So, I've been unemployed for a few months now, and I'm now following a course to help me orient myself on the labor market. Or however you say such things in English.
Anyway, the first workshop was about skills/abilities - things you can learn and can do. So, not "being honest", but "determing priorities", or whatever.
Now, these things come with a LOT of homework. I've been working on the "big" part of my homework assignment for a few hours now, and I'm pretty much done... Except, now I'm stumped on the "lesser" part. The first part was going through a list of hundreds of skills and deciding which ones I possessed, and which ones I wanted to learn/grow in.
Now, the smaller part is putting them on a matrix of "how much do you like doing it" on one axis, and "how good are you at it" on the other. Some are obvious, but I'm really struggling with things I can but don't like, and things I don't have a good grasp of but might enjoy. There's plenty of things I can do, but there's fairly little I really enjoy doing (and there's still no jobs involving hiding away in blanket forts with bottles of whiskey at the moment, so, bah). Most importantly, I actively avoid doing things I'm not good at, and I almost always at least somewhat enjoy doing things I'm good at, simply because I'm good at them.

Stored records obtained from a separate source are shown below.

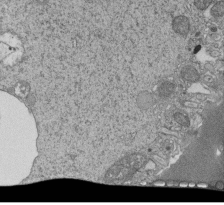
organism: Tetrahymena
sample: Cilia in tetrahymena
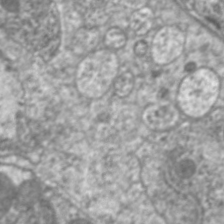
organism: C. elegans
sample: Pharynx
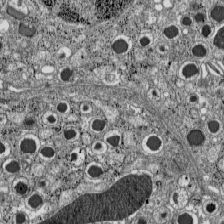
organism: C57BL Mouse
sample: Pancreatic islet
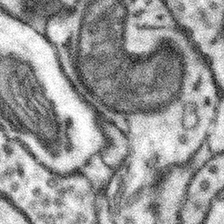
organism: Mouse
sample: Somatosensory cortex neuropil
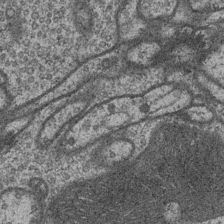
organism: Drosophila
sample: Optic medulla
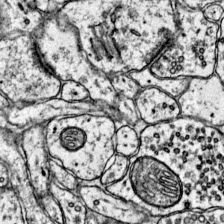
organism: Mouse
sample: Primary visual cortex
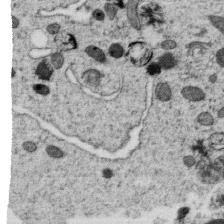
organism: C. elegans
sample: C. elegans oocyte; sperm cells
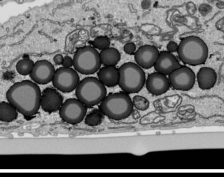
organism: Human
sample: Mitochondria in HCT116 cells
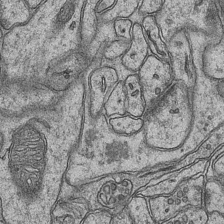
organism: Mouse
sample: CA1 Hippocampus
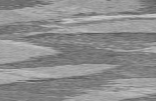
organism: C57BL Mouse
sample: Heart
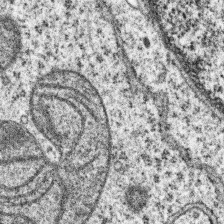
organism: Human
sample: HeLa cells
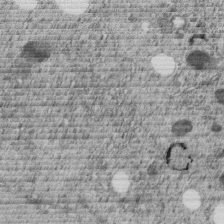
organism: C. elegans
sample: C. elegans embryo early stage
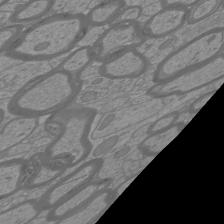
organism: Mouse
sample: Cortical neurons
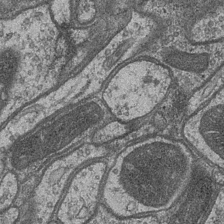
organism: Drosophila
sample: Optic medulla
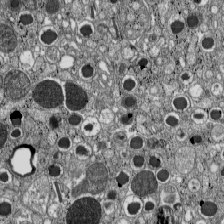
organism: C57BL Mouse
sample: Pancreatic islet
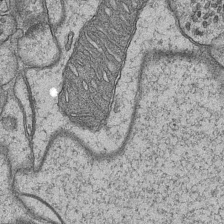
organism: Mouse
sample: CA1 Hippocampus
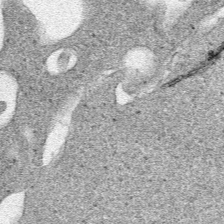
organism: Human
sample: Mitochondria in HCT116 cells
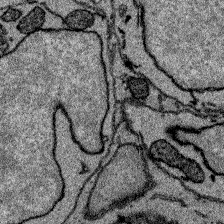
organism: Zebrafish
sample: Larval olfactory bulb
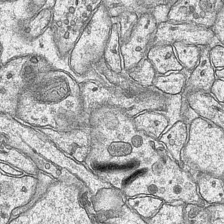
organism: Mouse
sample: CA1 Hippocampus
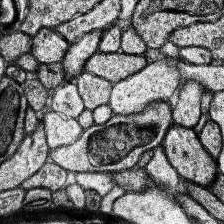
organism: Human
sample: Temporal Lobe
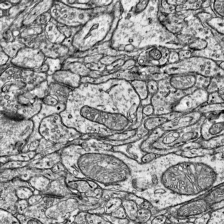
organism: Mouse
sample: Visual Cortex
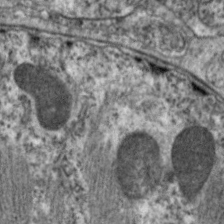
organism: C. elegans
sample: Pharynx

The skills you can but don't like are called the "burnout cards" and are, of course, to be avoided...And considering how close to a burnout I was when I got fired, I'm pretty sure this is partly due to doing stuff I didn't actually enjoy...Except I really can't tell. this may be a problem in my head, but I'm really having trouble distinguishing things. No, I don't enjoy doing data input. but I'm good at it, and I don't mind it, and it's something that's regularly really useful and saves a lot of time down the line. I'm not particularly enthralled writing working procedures, but I'm fairly good at it and I don't mind. There's literally not a single skill on there I'm good at and hate doing - if I hate it, I've never learned it. And, vice versa, if I'm no good at it, I don't like doing it, even if I might learn to like it later on. This exercise really goes straight to where my problem lies with looking for a new job.